沖縄在住のスケーターならその名を知らぬ者はいないと言われる、友利晃太郎氏。彼の行う宗教活動“ユーリ教”とは一体どんな宗教で、どんな活動を行っているのか?ある沖縄スケーターから話を聞き、気になったのでネットで検索をしてみたが何の情報も見つからない…。

そこで!2月13日〜15日にパシフィコ横浜で開催された国内最大のボードカルチャーとファッションの展示会インタースタイルに訪れていた友利晃太郎氏をキャッチ!おそるおそる取材を申し込むと、特徴のある沖縄訛りでインタビューに応じてくれた。

ユーリ教・友利晃太郎氏にインタビュー

※友利晃太郎氏

——簡単に自己紹介をお願いします

「友利 日光(にっこう)太郎です。サーティーワン。スケート歴は20年…いや、5年ですね。(片言の日本語で)ニュースクール!スーパーキッズたちと一緒」

——日光太郎?失礼ですが、とても31歳には見えないんですが…。今までスケートボードの大会に出た事はありますか?

「大会も出るけど、心が折れますね。大会は出るもんじゃない。同窓会みたいな感じで楽しいんだけど、出るもんじゃない(笑)」

——沖縄スケーターとの会話で“ユーリ教”という言葉を度々聞き、ネットで検索をしてみたのですが何も情報がありません。一体どんな活動をしているのですか?
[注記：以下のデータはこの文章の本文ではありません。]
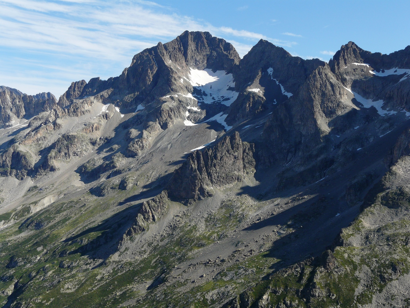 L'Aiguille des Arias - Massiccio des Écrins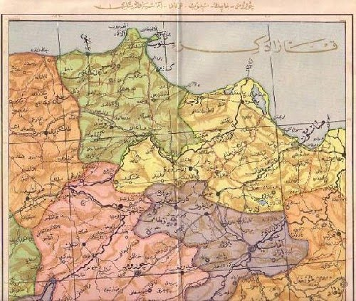 19. yüzyılda hazırlanmış Osmanlıca Orta Karadeniz haritası.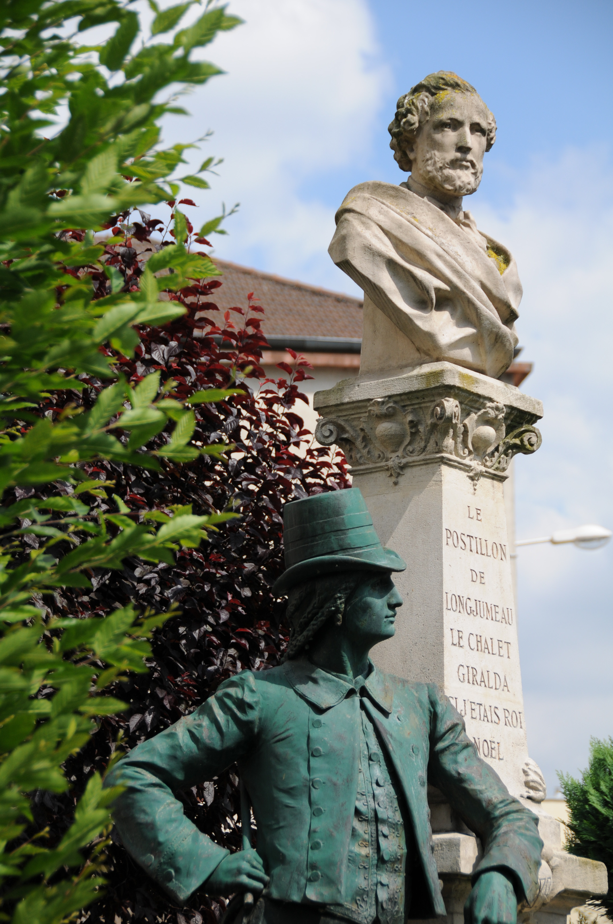 Longjumeau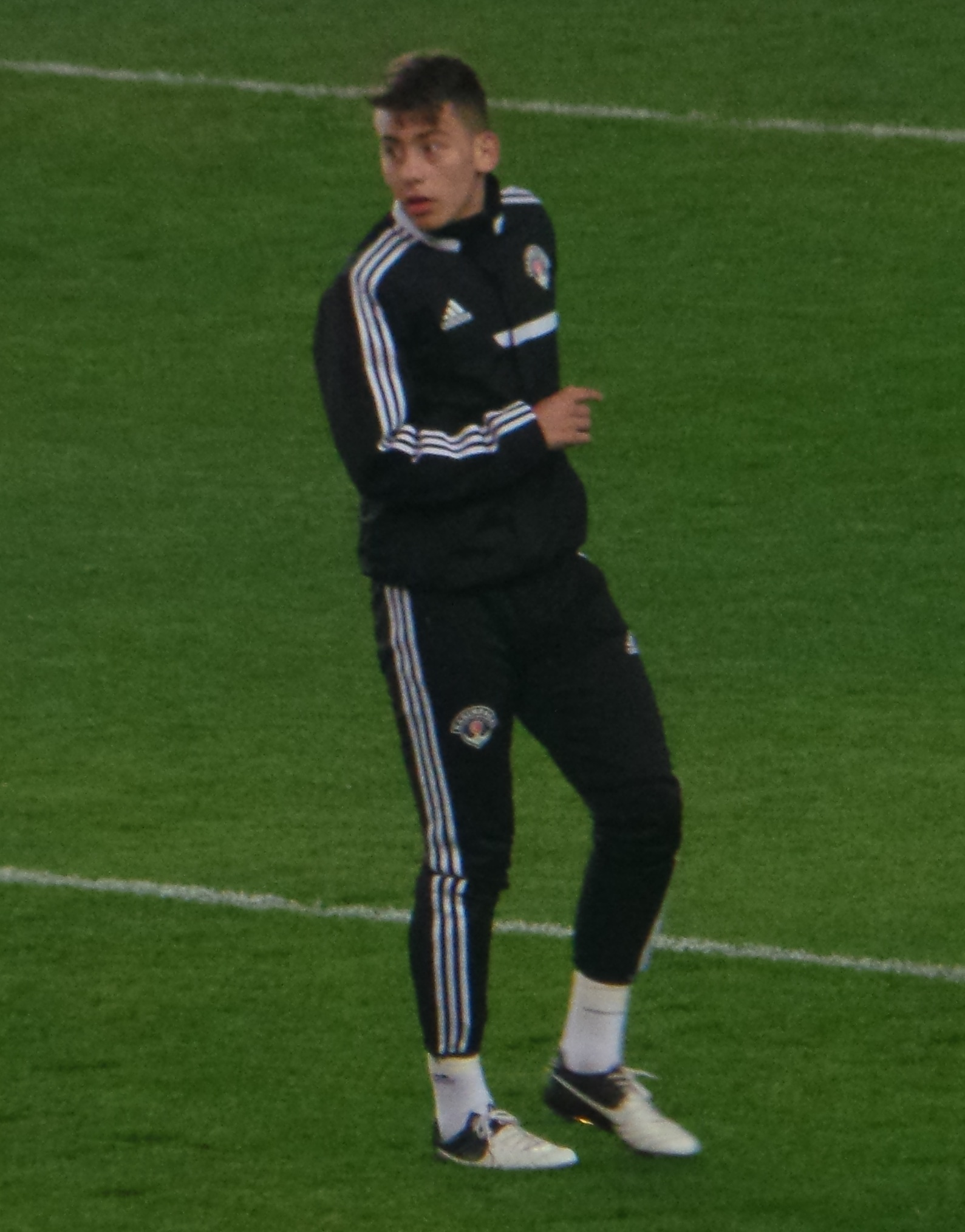 Kubilay Aktaş

「人を幸せにし、誰にも迷惑をかけないで皆で楽しんでいこうという団体。スケートボードだけでなく何でもありという団体です」

——(全然わからない)…作ったきっかけは何ですか?

「きっかけは〇〇(過去に世間を騒がせた宗教団体)。〇〇がテレビに出てきた時に、そんなでも金儲けが出来るならオレでも金儲けできるんちゃう?から始まりました。これは本当」

——ユーリ教のバックボーンにスケートボードはあるんですか?

「スケートボードがないとユーリ教は作ってないからね。スケートボードからユーリ教という考え方が出来上がっているから。その上で、人に左右されない。〇〇みたいな、ああいう儲け方もあるなっていうのでユーリ教を作っているので。一応、会員制で男は30万円。女の子はタダ。でも女の子は0人です。男は今3人くらいいるかな?5人くらいか?」

——今、会員と言いましたが信者ではない?

「いやいや、信者です。日光太郎を愛している人たちです。その中にはスケートをしている者もいれば、していない者もいる。一時期は洋服の提供もしていたけど、あいつら活動しないから今は提供ゼロ!」

——洋服を提供していたということは、やっぱりスケーターに対してスポンサー的な活動を?
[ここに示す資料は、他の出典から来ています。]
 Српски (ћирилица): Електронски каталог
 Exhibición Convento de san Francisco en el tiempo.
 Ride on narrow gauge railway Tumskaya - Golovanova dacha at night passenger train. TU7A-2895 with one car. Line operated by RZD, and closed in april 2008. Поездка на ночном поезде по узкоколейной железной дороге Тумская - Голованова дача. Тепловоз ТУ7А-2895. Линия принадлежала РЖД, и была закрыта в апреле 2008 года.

「そうそう、要はユーリ教を広めないとならないから。でも誰も広めてくれないから、俺一人で頑張って自分で広めてる。さらにキュキっていうスケートチームも別であるんですけどね」

※オーリー クレイルグラブ ボディバリアル/ Photo by ken_sakumoto

——どんなスケートチームなんですか?

「それは俺が沖縄で高校生の時に作ったスケートチームです」

——キュキにはどんなスケーターがいるんですか?

「DJ C-LINE(※1)という有名人が一人います」

(※1)DJ C-LINE Ollie magazineやTRANCE WORLD SKATEBORDING JAPANなどのスケートボード雑誌にも取り上げられた事があるスケーター、現在はDJとしても活動している。

——ひとりしかいないんですか?

「他は滑ってるか知らない。活動しているのは俺だけ。あ!沖縄のMC大ちゃん(※2)もチームキュキです。大ちゃんスケート楽しんでるかなぁ!?」

(※2)MC DSK8(MC大ちゃん) 2015年チーム“キュキ”に加入。沖縄県内でのデモ・ショーケース・大会などはMC DSK8の声から始まると言われる程、沖縄のスケートシーンに深く関わっている。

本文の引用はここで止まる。